We can plot the results of the tuning of the different hyperparameters.


Elastic net tuning

Not much performance differences over the different hyperparameters which we can also see in the evaluation metrics, there is an actual drop in performance. One such explanation could be the lack of overall features compared to the number of observations, we don’t have a massive amount of columns describing the loans.

Model Hyper Parameters LogLoss Accuracy Kappa BrierLoss AUC
Null - 0.279 0.92 0.0 0.147 0.472
Interest Rate Only - 0.276 0.92 0.0 0.146 0.577
Logistic - 0.286 0.928 0.351 0.112 0.834
Elastic Net \(\gamma = 0, \lambda = 0.004\) 0.217 0.923 0.221 0.119 0.827

So overall, this elastic-net model performs very little shrinkage and doesn’t improve on the basic logistic model.


We can now move on to tree-based models and the old faithful XGBoost. We will fit an untuned model and another model where we vary the hyperparameters.

xgboostModel = @load XGBoostClassifier pkg=XGBoost verbosity = 0

xgboostmodel = xgboostModel(eval_metric=:auc)

xgbMachine = machine(xgboostmodel, X_trans, y)

         resampling=CV(nfolds = 6, shuffle=true),
         measures=[log_loss, accuracy, kappa, brier_loss, auc],
Model Hyper Parameters LogLoss Accuracy Kappa BrierLoss AUC
Null - 0.279 0.92 0.0 0.147 0.472
Interest Rate Only - 0.276 0.92 0.0 0.146 0.577
Logistic - 0.286 0.928 0.351 0.112 0.834
Elastic Net \(\gamma = 0, \lambda = 0.004\) 0.217 0.923 0.221 0.119 0.827
XGBoost Default 0.206 0.939 0.514 0.0998 0.909

Best model so far and without any tuning! But, we can see if we can vary some of the hyperparameters and get a better fitting model.

I’ll vary \(\gamma, \eta, \lambda\) and \(\alpha\) from 0 to 5. Have look at the XGBoost docs for an overview of what the parameters mean.

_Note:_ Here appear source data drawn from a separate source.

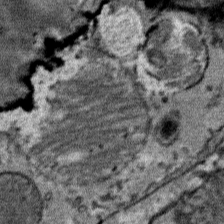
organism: Mouse
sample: Mouse Salivary gland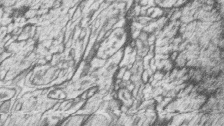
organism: Zebrafish
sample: synaptic ribbons in rod cells and cone cells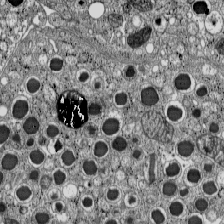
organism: C57BL Mouse
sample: Pancreatic islet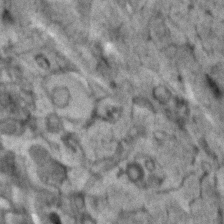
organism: Human
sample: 1205lu cells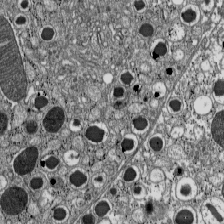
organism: C57BL Mouse
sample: Pancreatic islet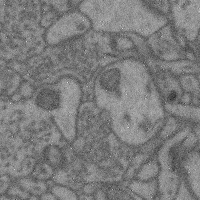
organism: Mouse
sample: Cerebral cortex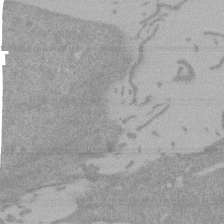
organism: Mouse
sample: ED-1 cell nuclei; centrioles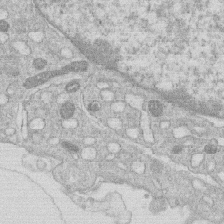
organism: Human
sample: Macrophage cells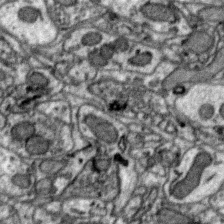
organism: Zebra finch
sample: Brain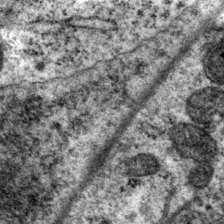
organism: P. pacificus
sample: Pharynx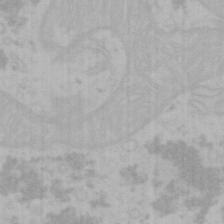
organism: Mouse
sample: Choroid plexus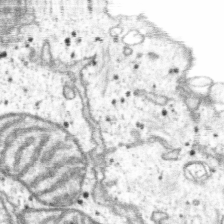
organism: Human
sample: HeLa cells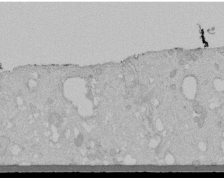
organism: Human
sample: Melanocyte Keratinocyte synapse skin construct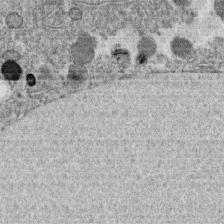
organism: C. elegans
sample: C. elegans oocyte; sperm cells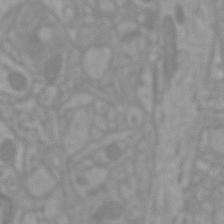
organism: Mouse
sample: Cortical neurons

gamma_range = range(xgboostmodel, :gamma, lower = 0, upper = 5)
eta_range = range(xgboostmodel, :eta, lower = 0, upper = 1)
lambda_range = range(xgboostmodel, :lambda, lower = 1, upper = 5)
alpha_range = range(xgboostmodel, :alpha, lower = 0, upper = 5)

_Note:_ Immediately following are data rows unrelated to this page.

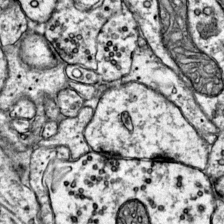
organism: Mouse
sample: Primary visual cortex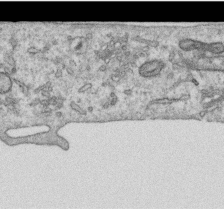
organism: Human
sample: Centriole in RPE cells

xgbTuneModel = TunedModel(model=xgboostmodel,
                          resampling = CV(nfolds=6, shuffle = true),
                          tuning = Grid(resolution=10),
                          range = [gamma_range, eta_range, lambda_range, alpha_range],
                          measures=[log_loss, accuracy, kappa, brier_loss, auc]);

xgbTunedMachine = machine(xgbTuneModel, X_trans, y);

fit!(xgbTunedMachine, rows=train, verbosity=0)
Model Hyper Parameters LogLoss Accuracy Kappa BrierLoss AUC
Null - 0.279 0.92 0.0 0.147 0.472
Interest Rate Only - 0.276 0.92 0.0 0.146 0.577
Logistic - 0.286 0.928 0.351 0.112 0.834
Elastic Net \(\gamma = 0, \lambda = 0.004\) 0.217 0.923 0.221 0.119 0.827
XGBoost Default 0.206 0.939 0.514 0.0998 0.909
XGBoost \(\alpha =0, \lambda = 4.11\) \(\gamma = 0, \eta = 0.11\) 0.163 0.943 0.531 0.089 0.910

So a slight improvement in the \(\kappa\) metric, but the fact some of the hyperparameters have gone to zero makes me think it’s going to be overfitting the data. We will have to wait to look at the test data performance.

K Nearest Neighbours

Next up I’ll use the K Nearest Neighbours algorithm to model the data. This splits the data into \(K\) different chunks and attempts to find the properties that are most similar and whether they default.

knnModel = @load KNNClassifier pkg=NearestNeighborModels verbosity = 0
knnmodel = knnModel()

knnMachine = machine(knnmodel, X_trans, y)
         measures=[log_loss, accuracy, kappa, brier_loss, auc],
Model Hyper Parameters LogLoss Accuracy Kappa BrierLoss AUC
Null - 0.279 0.92 0.0 0.147 0.472
Interest Rate Only - 0.276 0.92 0.0 0.146 0.577
Logistic - 0.286 0.928 0.351 0.112 0.834
Elastic Net \(\gamma = 0, \lambda = 0.004\) 0.217 0.923 0.221 0.119 0.827
XGBoost Default 0.206 0.939 0.514 0.0998 0.909
XGBoost \(\alpha =0, \lambda = 4.11\) \(\gamma = 0, \eta = 0.11\) 0.163 0.943 0.531 0.089 0.910
KNN Default 0.81 0.932 0.377 0.108 0.839

Five is the default number of neighbours, but that is a hyper-parameter that we can tune. So using the same procedure as before, we can iterate through 5 to 100 different clusters and see what fits best.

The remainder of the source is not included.